No patient in the study developed severe acute anaphylaxis. The rate of adverse reactions was 7.4% (2/27). A moderate allergic reaction in the form of urticaria was noted in one patient. Liver transaminase levels were transiently increased in another patient, in whom the maximum values of aspartate transaminase (AST) and alanine transaminase (ALT) were observed on the fifth day (344 and 442 U/L, respectively, or approximately ten times the upper reference levels). Serum sickness was not observed in the study. Among the patients in the control group, none developed any allergic reaction and none had significantly but transiently elevated liver enzymes.

Discussion

The major findings in this clinical trial were the favorable clinical efficacy of the tested antivenom and the lack of severe adverse reactions to this treatment. The significant results of the study were achieved despite the fact that 93% of the patients in the interventional group received the antivenom therapy more than 6 h after the snakebite.

Although an improvement of most tested symptoms was demonstrated in the antivenom group in the present study, the relative number of patients requiring mechanical ventilation was not reduced. The considerable delay before ICU admission is the likely explanation. The reason why some patients had to stay endotracheally intubated also after they had been weaned from the ventilator (Table 3) was that a palatal paralysis with inability to swallow sometimes persisted longer than the paralysis of the respiratory muscles.

A high rate of hyponatremia was observed in the study population as was also reported in a previous study on snakebite by this particular species [13].

The average dose of the antivenom used in the present study was similar to the dose regimen used in a study in China, and in accordance with the recommended doses of other antivenom products used against bites by this Bungarus species [9]. With the aim of protecting its stability, the antivenom was not diluted in large amounts of solution in our study, but nevertheless was infused slowly during a period of 1 h. Since skin testing is today not only considered unnecessary but also misleading, and pretreatment with antihistamine, epinephrine, or corticosteroids is controversial, neither a skin test nor any pretreatment was performed in the present study [1417].

The reported frequencies of adverse reactions after different types of antivenom therapies have varied considerably. Acute reactions in 23–56% of the patients and high frequencies of serum sickness (up to 75%) have been recorded, but in other studies the rates of these complications have been rather low or approximately 10% [5, 1820]. The main explanation for this discrepancy is that the older immunoglobulin-based antivenoms had several side effects, whereas more recent, purer equine antivenoms, containing F(ab′)2 or Fab fragments, produce few side reactions [21]. In our study, no severe reactions were recorded and a single moderate reaction was observed in a patient who developed urticaria. This was probably due to the high quality of the F(ab′)2 antivenom in combination with rational dosing and slow administration. The transiently increased level of transaminases observed in another patient may possibly have had another, unknown explanation.

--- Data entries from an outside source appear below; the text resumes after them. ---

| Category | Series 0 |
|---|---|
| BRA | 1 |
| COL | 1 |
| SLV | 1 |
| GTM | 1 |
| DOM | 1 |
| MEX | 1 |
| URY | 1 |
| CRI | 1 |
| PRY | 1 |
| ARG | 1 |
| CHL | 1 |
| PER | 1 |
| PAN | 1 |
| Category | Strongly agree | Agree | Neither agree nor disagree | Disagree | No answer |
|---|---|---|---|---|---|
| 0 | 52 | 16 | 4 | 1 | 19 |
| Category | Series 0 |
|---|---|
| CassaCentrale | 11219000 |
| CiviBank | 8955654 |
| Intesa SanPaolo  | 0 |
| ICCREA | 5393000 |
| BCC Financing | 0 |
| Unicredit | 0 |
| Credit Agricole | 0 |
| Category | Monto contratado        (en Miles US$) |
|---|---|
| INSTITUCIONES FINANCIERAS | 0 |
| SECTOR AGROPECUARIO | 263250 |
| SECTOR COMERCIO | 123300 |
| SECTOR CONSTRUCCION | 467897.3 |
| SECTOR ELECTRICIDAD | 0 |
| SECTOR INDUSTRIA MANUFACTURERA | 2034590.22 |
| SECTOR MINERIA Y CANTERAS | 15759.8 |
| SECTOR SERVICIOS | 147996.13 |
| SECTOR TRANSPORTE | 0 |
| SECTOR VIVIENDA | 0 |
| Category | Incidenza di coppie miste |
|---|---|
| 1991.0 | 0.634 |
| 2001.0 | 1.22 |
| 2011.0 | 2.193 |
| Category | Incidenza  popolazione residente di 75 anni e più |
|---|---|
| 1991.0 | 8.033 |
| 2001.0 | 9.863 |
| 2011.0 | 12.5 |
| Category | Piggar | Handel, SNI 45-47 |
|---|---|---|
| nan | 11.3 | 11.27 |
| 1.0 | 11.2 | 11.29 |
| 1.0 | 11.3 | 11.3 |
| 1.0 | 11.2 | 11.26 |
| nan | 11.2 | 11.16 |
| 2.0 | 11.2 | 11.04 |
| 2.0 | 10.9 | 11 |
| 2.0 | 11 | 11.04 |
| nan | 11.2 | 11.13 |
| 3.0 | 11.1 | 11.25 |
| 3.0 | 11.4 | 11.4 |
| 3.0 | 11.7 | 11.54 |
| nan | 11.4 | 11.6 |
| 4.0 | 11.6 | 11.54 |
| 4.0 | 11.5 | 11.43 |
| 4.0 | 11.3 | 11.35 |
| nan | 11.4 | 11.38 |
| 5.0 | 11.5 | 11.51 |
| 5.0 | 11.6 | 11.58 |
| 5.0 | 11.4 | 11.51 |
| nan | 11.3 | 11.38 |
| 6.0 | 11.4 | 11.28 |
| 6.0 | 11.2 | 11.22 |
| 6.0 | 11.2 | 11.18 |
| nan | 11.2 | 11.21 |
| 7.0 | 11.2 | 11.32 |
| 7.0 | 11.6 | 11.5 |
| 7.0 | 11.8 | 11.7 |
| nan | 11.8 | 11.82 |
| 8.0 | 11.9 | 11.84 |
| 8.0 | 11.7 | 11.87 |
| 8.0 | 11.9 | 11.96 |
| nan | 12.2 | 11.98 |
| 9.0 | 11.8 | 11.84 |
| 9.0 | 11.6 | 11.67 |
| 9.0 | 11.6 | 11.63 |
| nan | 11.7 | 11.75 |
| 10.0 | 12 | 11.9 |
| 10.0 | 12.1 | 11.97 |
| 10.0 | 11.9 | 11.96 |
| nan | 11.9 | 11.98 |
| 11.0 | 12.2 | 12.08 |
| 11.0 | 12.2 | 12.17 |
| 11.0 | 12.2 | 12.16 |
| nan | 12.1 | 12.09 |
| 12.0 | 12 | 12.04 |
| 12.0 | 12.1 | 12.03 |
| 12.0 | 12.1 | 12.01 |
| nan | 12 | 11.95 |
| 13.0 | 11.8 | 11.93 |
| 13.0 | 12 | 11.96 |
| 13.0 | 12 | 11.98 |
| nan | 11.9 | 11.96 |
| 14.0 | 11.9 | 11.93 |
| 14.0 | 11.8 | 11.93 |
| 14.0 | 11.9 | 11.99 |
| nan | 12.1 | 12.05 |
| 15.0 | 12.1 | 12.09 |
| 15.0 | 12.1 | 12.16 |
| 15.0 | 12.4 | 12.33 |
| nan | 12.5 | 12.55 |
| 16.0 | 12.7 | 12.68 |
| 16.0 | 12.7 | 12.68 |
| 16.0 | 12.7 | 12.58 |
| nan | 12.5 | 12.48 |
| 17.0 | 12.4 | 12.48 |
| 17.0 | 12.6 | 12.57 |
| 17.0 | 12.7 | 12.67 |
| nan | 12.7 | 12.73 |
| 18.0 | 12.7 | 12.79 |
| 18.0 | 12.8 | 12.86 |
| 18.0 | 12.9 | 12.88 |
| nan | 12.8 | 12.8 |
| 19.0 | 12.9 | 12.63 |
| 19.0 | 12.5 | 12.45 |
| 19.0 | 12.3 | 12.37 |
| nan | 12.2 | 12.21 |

In view of the method of production of this new antivenom, it seems reasonable to assume that it should also be effective after bites by B. candidus (Malayan krait). However, this remains to be shown in a clinical trial.

Limitations of the Study

Unfortunately, it was not possible to perform this study as a randomized placebo-controlled trial. Therefore, we cannot exclude that a certain degree of unintentional bias may have influenced the recordings in the study protocol, even though every effort to avoid this was undertaken.

Conclusion

In conclusion, the efficacy and safety of this new antivenom were clearly demonstrated in this controlled clinical trial of patients bitten by B. multicinctus.